Question

The rate constant for a first-order reaction is \( 0.0693 \, \text{min}^{-1} \). What is the half-life of the reaction?

• A. \( 5 \, \text{min} \)
• B. \( 10 \, \text{min} \)
• C. \( 15 \, \text{min} \)
• D. \( 20 \, \text{min} \)

Hint:

For first-order reactions, the half-life is independent of the initial concentration and can be quickly calculated using \( t_{1/2} = \frac{\ln 2}{k} \).
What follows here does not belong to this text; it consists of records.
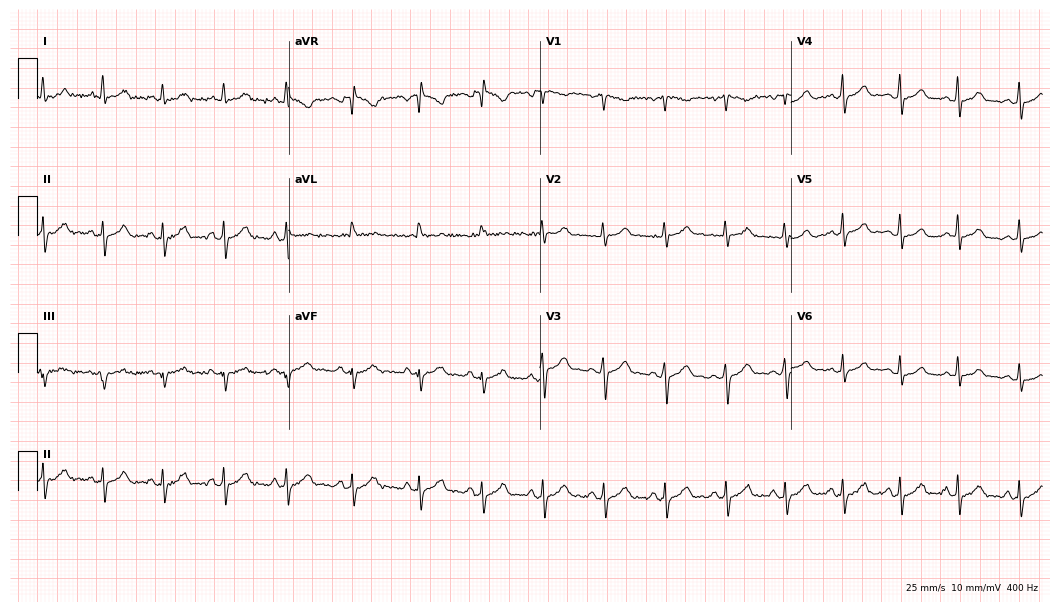
ECG (10.2-second recording at 400 Hz) — a 29-year-old female patient. Screened for six findings — first-degree AV block, right bundle branch block, left bundle branch block, sinus bradycardia, atrial fibrillation, sinus tachycardia — none is recorded. Findings outside these six are not listed.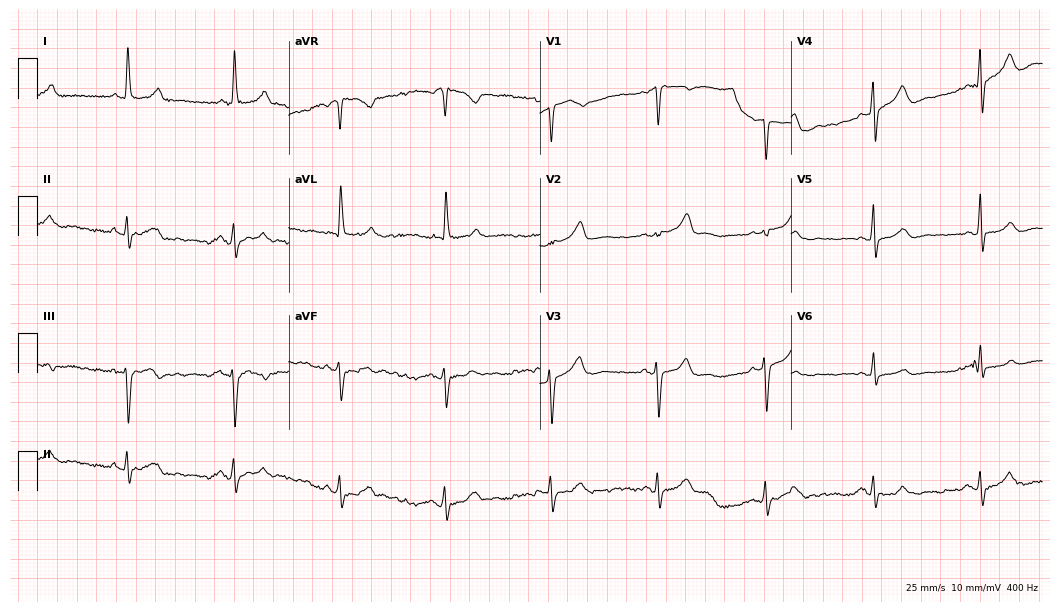
ECG — a female patient, 78 years old. Labelled as a normal ECG.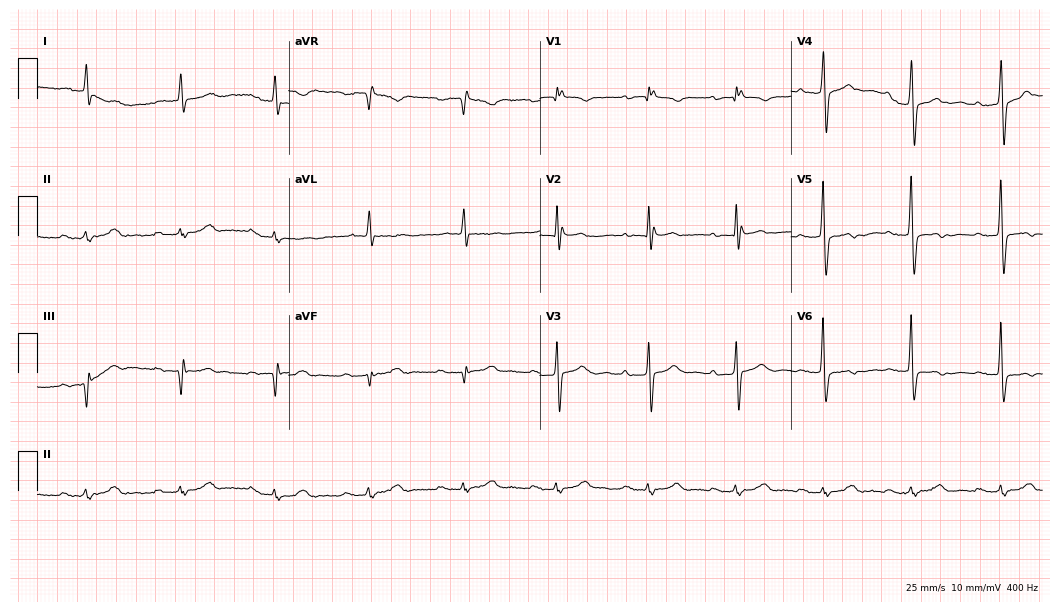
12-lead ECG (10.2-second recording at 400 Hz) from a male, 79 years old. Findings include first-degree AV block.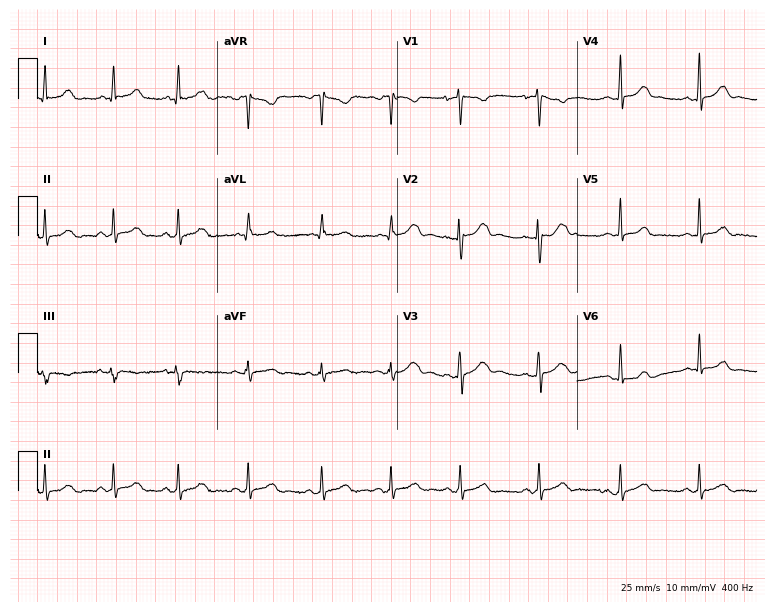
Electrocardiogram, a woman, 19 years old. Overall reading on record: normal ECG.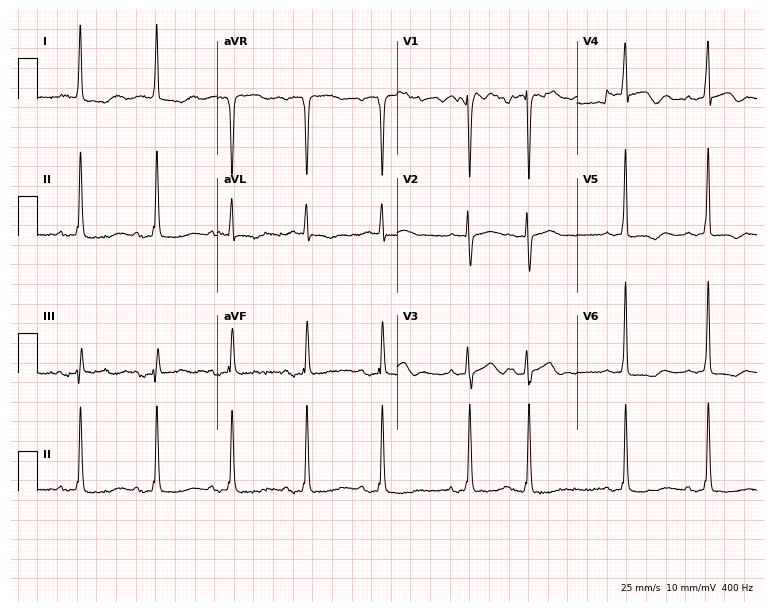
Electrocardiogram (7.3-second recording at 400 Hz), an 85-year-old woman. Overall reading on record: normal ECG.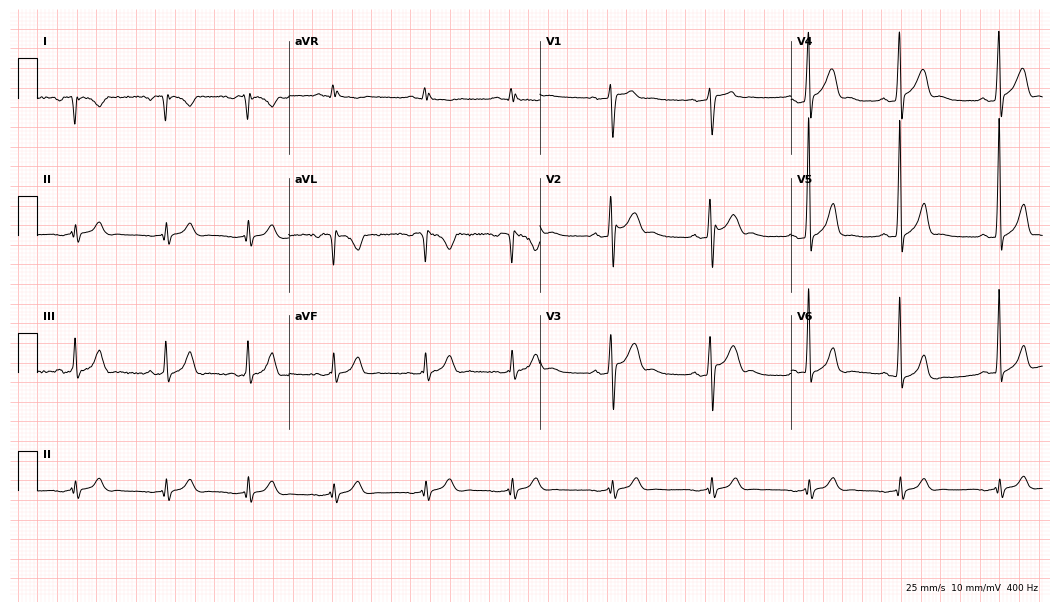
12-lead ECG from a man, 19 years old (10.2-second recording at 400 Hz). No first-degree AV block, right bundle branch block, left bundle branch block, sinus bradycardia, atrial fibrillation or sinus tachycardia recorded for this tracing. Findings outside these six are not listed.

Memorize \( \ln 2 \approx 0.693 \) for efficiency.

Answer 1

The Correct Option is B

For a first-order reaction, the half-life (\( t_{1/2} \)) is given by the formula:
\[ t_{1/2} = \frac{\ln 2}{k} \] Where:
- \( k = 0.0693 \, \text{min}^{-1} \) (rate constant),
- \( \ln 2 \approx 0.693 \).
Substitute the values:
\[ t_{1/2} = \frac{0.693}{0.0693} \] \[ t_{1/2} \approx \frac{0.693}{0.0693} \approx 10 \, \text{min} \] To confirm:
\[ 0.693 \div 0.0693 = \frac{693}{69.3} = 10 \] Thus, the half-life of the reaction is \( 10 \, \text{min} \).